The New York Times Tuesday did a fascinating story on the impact, and strain, that life-changing TBI puts on what was once marital bliss. The headline was “When Injuries To The Brain Tear At Hearts: Marriage Counseling Is Evolving To Help Couples Survive Personality Changes And Physical Challenges.” 

http://www.nytimes.com/2012/01/10/health/when-injuries-to-the-brain-tear-at-hearts.html?scp=2&sq=brain%20injury&st=cse

The Times story said, “Contrary to conventional wisdom, many relationships do survive  after a spouse suffers a brain injury.”  In fact, the paper claimed that research indicates that the divorce rate was 17 percent for couples where one spouse had TBI, a statistic that’s below the national average.

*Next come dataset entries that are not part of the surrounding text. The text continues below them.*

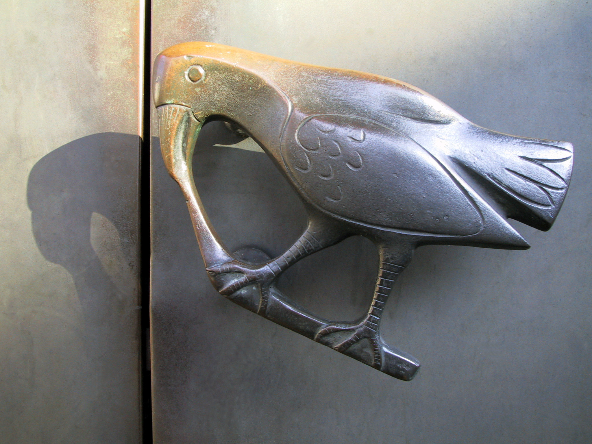 Bronzegriff am Eingangsportal der Corvinuskirche in Hannover-Stöcken in Gestalt eines Raben (lat.: Corvinus). Entwurf der Hannoverschen Bildhauerin Ingeborg Steinohrt.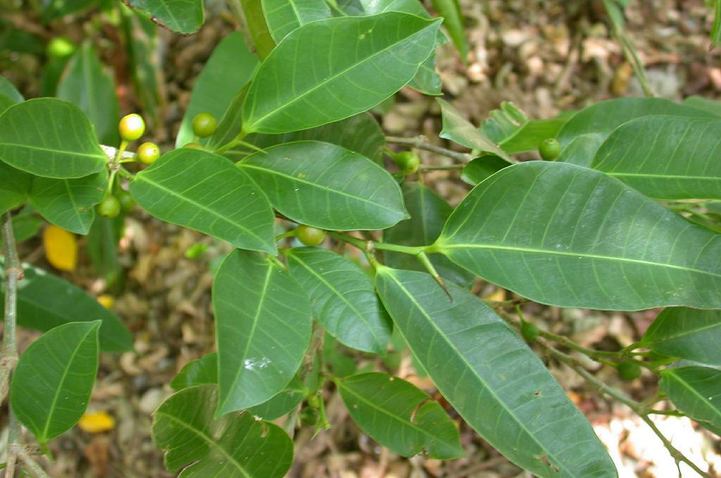 Ficus virgata：ハマイヌビワ 2002/08/19 沖縄本島南部：Okinawa Island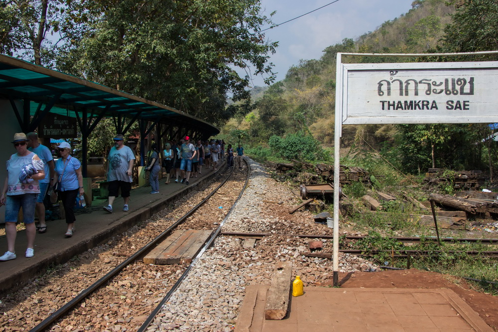 สถานีทางด้านฝั่งสถานีน้ำตก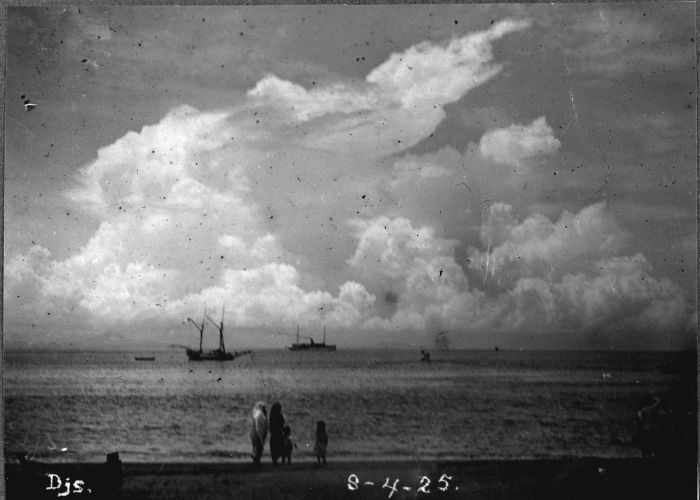 Foto. Herinnering aan het bezoek van Z.E. den Gouverneur Generaal Mr. D. Fock aan Lombok 6/8 April 1925. Haven Laboean Hadji Havengezicht op Labouan-Hadji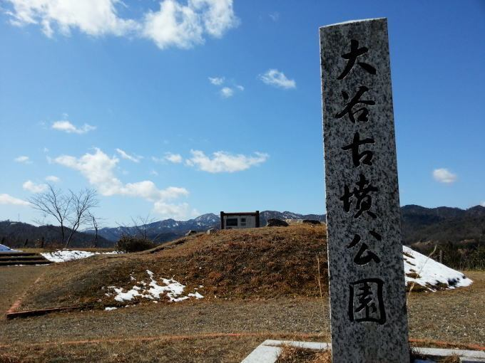 大谷古墳の石碑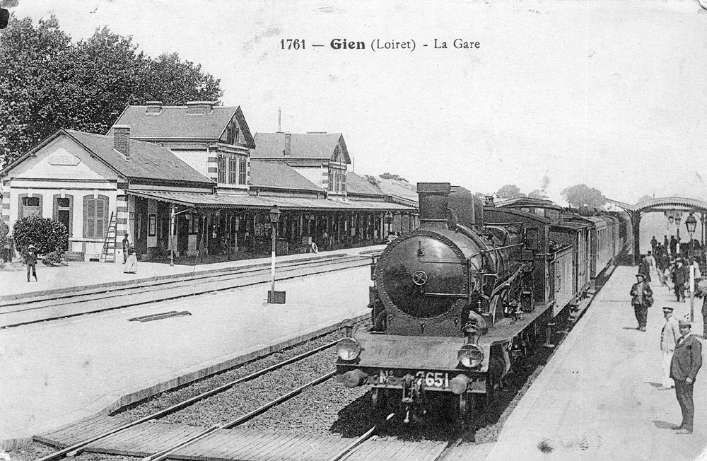 Carte postale ancienne de la gare de Gien, Loiret, France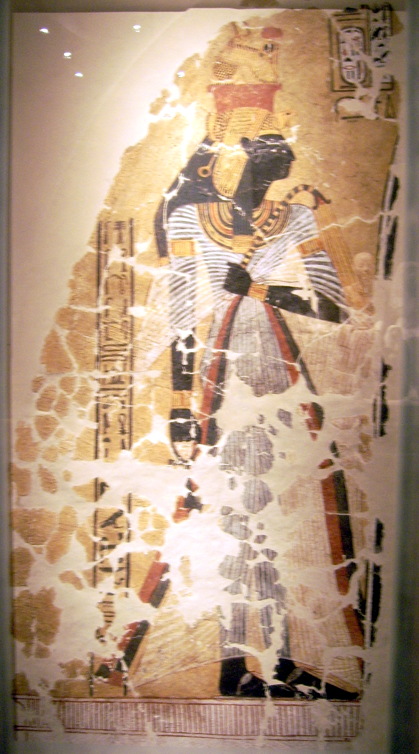 Wandmalerei aus einem Grab: Amenophis I.' Mutter Ahmes-Nefertari; Neues Reich, 20. Dynastie, um 1190/80 v. Chr.; Malerei auf Nilschlammputz; Inv.-Nr. 2080 - Ägyptisches Museum Berlin/Altes Museum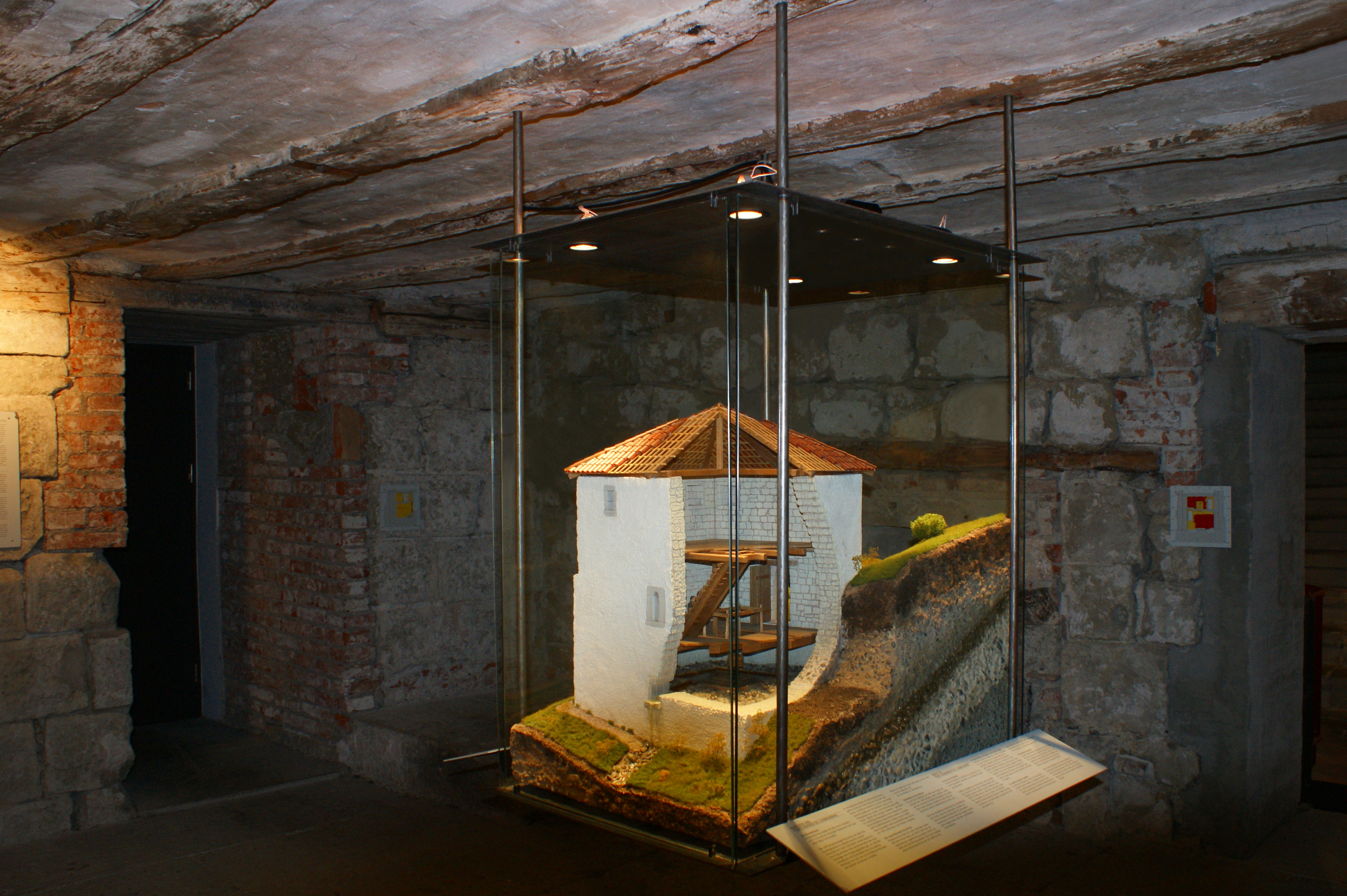 Lenbrunnen Modell im Lenbrunnen Showroom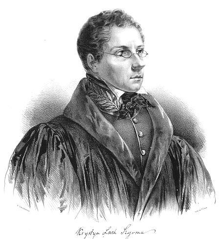 Krystyn Lach Szyrma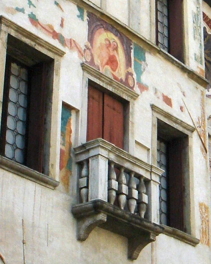 Serravalle (TV): Casa Bernardini, particolare della facciata con affrescata "Madonna con Bambino".

But researcher and psychologist Jeffrey Kreutzer of Virginia Commonwealth University in Richmond put a  damper on that good news.  He told The Times that the quality of the relationships two people once had can be “seriously diminished.” Wives and husbands can feel like they are living with a stranger because of the profound impact of brain injury. 

Kreutzer is part of a group of therapists at Virginia Commonwealth who are trying to tailor marriage counseling to couples impacted by TBI.

The story offers two cases studies: One of a couple where the wife is struggling to cope with her husband’s personality changes and depression, and a second couple that seems to be adapting fairly well to the husband’s TBI.     

It circles back to what I said at the beginning of this blog, that most people with TBI will never be the same as they were before their injuries, and that the emotional tenor of their relationships will likely not stay the same.

Kreutzer’s role “means teaching uninjured spouses to forge a relationship with a profoundly changed person — and helping injured spouses to accept that they are changed people.”

The idea is to keep people looking to the future, not the past.

I wish Kreutzner and his colleagues success in their work, helping troubled couples impacted by TBI.